According to TheRegister.com, Russian spy group Curly COMrades has been exploiting Microsoft’s Hyper-V hypervisor since July to create hidden Alpine Linux virtual machines that bypass endpoint security tools. The lightweight VM uses only 120MB disk space and 256MB memory and contains two custom implants: CurlyShell reverse shell and CurlCat reverse proxy. Working with Georgia’s CERT, Bitdefender discovered the campaign targeting judicial and government bodies in Georgia plus a Moldovan energy company. The attackers enable Hyper-V while disabling its management interface, then download their custom VM that makes all malicious traffic appear to originate from the legitimate host machine’s IP address. Senior researcher Victor Vrabie confirmed the group supports Russian geopolitical interests, though no explicit government link has been established.
The virtualization trick that’s too clever
Here’s what makes this approach so sneaky: they’re using Microsoft’s own legitimate virtualization technology against itself. By creating a hidden Alpine Linux VM through Hyper-V, they’re effectively building a secure bunker right inside the compromised Windows machine. And security tools can’t see what’s happening inside that bunker because it’s isolated from the host system.
The real kicker? All the malicious traffic routes through the host’s network stack using Hyper-V’s Default Switch. So from a network perspective, everything looks perfectly normal – it’s all coming from the legitimate Windows machine’s IP address. Basically, they’ve created the perfect hiding spot using tools that are supposed to make systems more secure.
Why your security tools missed this
This is exactly the kind of attack that makes traditional endpoint detection and response (EDR) systems useless. When the malware runs inside a separate virtual machine, host-based security tools can’t see what’s happening. They’re looking at the Windows environment while the real action is happening in the hidden Linux VM.
And let’s be honest – how many organizations are monitoring for Hyper-V being enabled on workstations? Most security teams assume virtualization is something that happens on servers, not individual endpoints. The attackers counted on that assumption, and it worked perfectly.
How they stay hidden for months
The persistence mechanisms here are what really separate amateur hour from professional espionage. CurlyShell uses a cron job for root-level persistence inside the Alpine environment, while they’ve also got PowerShell scripts that inject Kerberos tickets and create local accounts across domain-joined machines.
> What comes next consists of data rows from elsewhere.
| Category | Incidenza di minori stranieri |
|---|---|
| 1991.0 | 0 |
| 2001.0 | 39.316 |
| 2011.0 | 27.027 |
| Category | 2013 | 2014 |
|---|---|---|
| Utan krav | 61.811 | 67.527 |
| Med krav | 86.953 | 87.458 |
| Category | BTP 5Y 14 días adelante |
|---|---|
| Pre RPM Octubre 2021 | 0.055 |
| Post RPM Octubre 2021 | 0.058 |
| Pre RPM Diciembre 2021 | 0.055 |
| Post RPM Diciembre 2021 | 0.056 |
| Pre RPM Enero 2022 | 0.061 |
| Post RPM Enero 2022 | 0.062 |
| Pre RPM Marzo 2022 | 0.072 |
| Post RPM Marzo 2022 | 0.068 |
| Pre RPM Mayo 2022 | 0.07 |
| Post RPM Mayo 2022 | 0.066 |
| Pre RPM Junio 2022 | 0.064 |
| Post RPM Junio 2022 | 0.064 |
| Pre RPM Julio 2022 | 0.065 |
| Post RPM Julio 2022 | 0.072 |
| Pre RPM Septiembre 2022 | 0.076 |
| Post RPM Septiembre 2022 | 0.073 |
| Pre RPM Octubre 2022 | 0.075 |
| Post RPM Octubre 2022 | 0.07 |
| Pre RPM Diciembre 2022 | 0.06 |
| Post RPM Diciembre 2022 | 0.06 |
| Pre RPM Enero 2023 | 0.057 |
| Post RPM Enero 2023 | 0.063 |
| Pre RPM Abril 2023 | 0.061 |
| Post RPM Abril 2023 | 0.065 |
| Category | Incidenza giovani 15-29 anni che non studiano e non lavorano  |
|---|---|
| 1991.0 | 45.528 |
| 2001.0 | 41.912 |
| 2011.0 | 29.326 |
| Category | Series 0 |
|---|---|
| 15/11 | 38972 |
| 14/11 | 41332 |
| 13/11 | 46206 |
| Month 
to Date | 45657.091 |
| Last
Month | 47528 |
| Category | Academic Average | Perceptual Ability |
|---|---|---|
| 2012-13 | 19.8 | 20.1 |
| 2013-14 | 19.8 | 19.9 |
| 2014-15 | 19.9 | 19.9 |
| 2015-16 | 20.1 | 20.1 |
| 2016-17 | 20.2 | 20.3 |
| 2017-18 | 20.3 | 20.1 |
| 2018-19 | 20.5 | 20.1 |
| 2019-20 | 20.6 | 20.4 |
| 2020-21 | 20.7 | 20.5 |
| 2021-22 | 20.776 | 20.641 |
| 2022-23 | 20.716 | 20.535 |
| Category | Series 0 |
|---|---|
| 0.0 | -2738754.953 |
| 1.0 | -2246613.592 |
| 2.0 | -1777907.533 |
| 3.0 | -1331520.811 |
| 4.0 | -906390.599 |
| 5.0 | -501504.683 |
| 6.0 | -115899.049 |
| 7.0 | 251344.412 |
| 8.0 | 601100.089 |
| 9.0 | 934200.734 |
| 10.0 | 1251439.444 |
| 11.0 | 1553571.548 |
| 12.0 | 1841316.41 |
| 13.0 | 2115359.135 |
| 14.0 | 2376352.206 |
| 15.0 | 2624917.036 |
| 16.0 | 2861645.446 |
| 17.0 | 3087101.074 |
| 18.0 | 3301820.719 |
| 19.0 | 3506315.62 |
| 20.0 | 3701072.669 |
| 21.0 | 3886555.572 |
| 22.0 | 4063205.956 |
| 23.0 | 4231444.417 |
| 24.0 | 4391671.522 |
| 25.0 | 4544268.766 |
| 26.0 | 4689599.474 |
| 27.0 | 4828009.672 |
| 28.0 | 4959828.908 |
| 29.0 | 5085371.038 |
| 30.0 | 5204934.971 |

They’re playing both sides – maintaining access through the VM while also planting backup access methods in the Windows environment.
What’s particularly clever is how CurlCat wraps SSH traffic into standard HTTP requests. It’s the kind of technique that blends right into normal corporate network traffic. How many security teams are going to notice SSH traffic disguised as web browsing?
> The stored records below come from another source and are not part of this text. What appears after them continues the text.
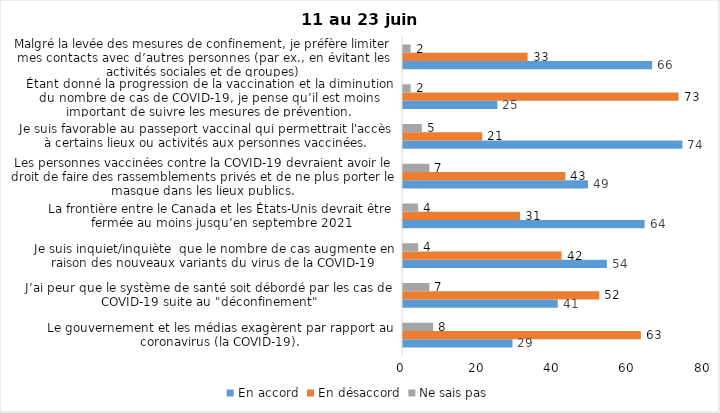
| Category | En accord | En désaccord | Ne sais pas |
|---|---|---|---|
| Le gouvernement et les médias exagèrent par rapport au coronavirus (la COVID-19). | 29 | 63 | 8 |
| J’ai peur que le système de santé soit débordé par les cas de COVID-19 suite au "déconfinement" | 41 | 52 | 7 |
| Je suis inquiet/inquiète  que le nombre de cas augmente en raison des nouveaux variants du virus de la COVID-19 | 54 | 42 | 4 |
| La frontière entre le Canada et les États-Unis devrait être fermée au moins jusqu’en septembre 2021 | 64 | 31 | 4 |
| Les personnes vaccinées contre la COVID-19 devraient avoir le droit de faire des rassemblements privés et de ne plus porter le masque dans les lieux publics. | 49 | 43 | 7 |
| Je suis favorable au passeport vaccinal qui permettrait l'accès à certains lieux ou activités aux personnes vaccinées. | 74 | 21 | 5 |
| Étant donné la progression de la vaccination et la diminution du nombre de cas de COVID-19, je pense qu’il est moins important de suivre les mesures de prévention. | 25 | 73 | 2 |
| Malgré la levée des mesures de confinement, je préfère limiter mes contacts avec d’autres personnes (par ex., en évitant les activités sociales et de groupes) | 66 | 33 | 2 |
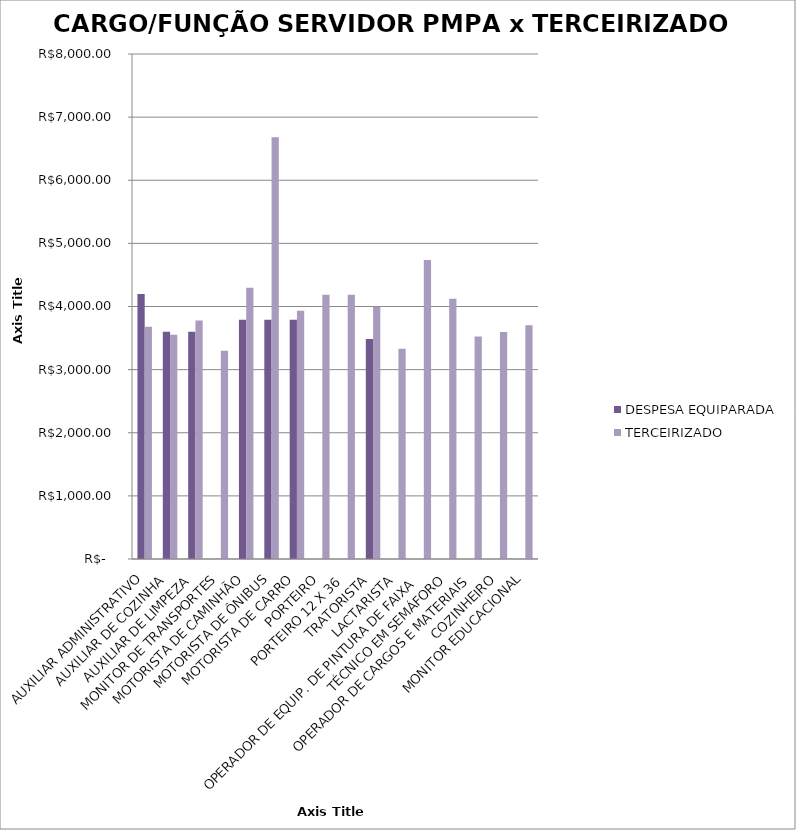
| Category | DESPESA EQUIPARADA | TERCEIRIZADO |
|---|---|---|
| AUXILIAR ADMINISTRATIVO | 4196.283 | 3677.59 |
| AUXILIAR DE COZINHA | 3598.96 | 3551.18 |
| AUXILIAR DE LIMPEZA | 3598.96 | 3777.25 |
| MONITOR DE TRANSPORTES | 0 | 3300.94 |
| MOTORISTA DE CAMINHÃO | 3789.031 | 4295.46 |
| MOTORISTA DE ÔNIBUS | 3789.031 | 6680.07 |
| MOTORISTA DE CARRO | 3789.031 | 3933.47 |
| PORTEIRO | 0 | 4185.48 |
| PORTEIRO 12 X 36 | 0 | 4185.48 |
| TRATORISTA | 3485.02 | 3995.07 |
| LACTARISTA | 0 | 3330.92 |
| OPERADOR DE EQUIP. DE PINTURA DE FAIXA | 0 | 4734.89 |
| TÉCNICO EM SEMÁFORO | 0 | 4122.88 |
| OPERADOR DE CARGOS E MATERIAIS | 0 | 3525.84 |
| COZINHEIRO | 0 | 3595.85 |
| MONITOR EDUCACIONAL | 0 | 3701.84 |
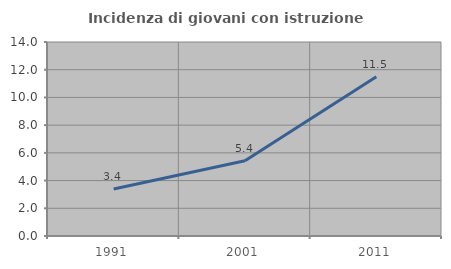
| Category | Incidenza di giovani con istruzione universitaria |
|---|---|
| 1991.0 | 3.395 |
| 2001.0 | 5.435 |
| 2011.0 | 11.492 |

The uncomfortable truth about modern security
Bitdefender’s recommendation for a multi-layered defense strategy sounds great in theory, but let’s be real – most organizations are still heavily reliant on endpoint protection. The fact that attackers are now systematically bypassing EDR tools should be setting off alarm bells everywhere.
And this isn’t some theoretical risk – Bitdefender has been tracking these attacks since early 2024 against actual government and energy targets. The group even published their indicators of compromise on GitHub, which is both helpful and slightly terrifying when you think about how many organizations probably won’t bother to check them.
The bottom line? We’re in an arms race where attackers are getting smarter about using legitimate system features against us. And honestly, if Russian spies can hide entire virtual machines inside our Windows systems, what else are we missing?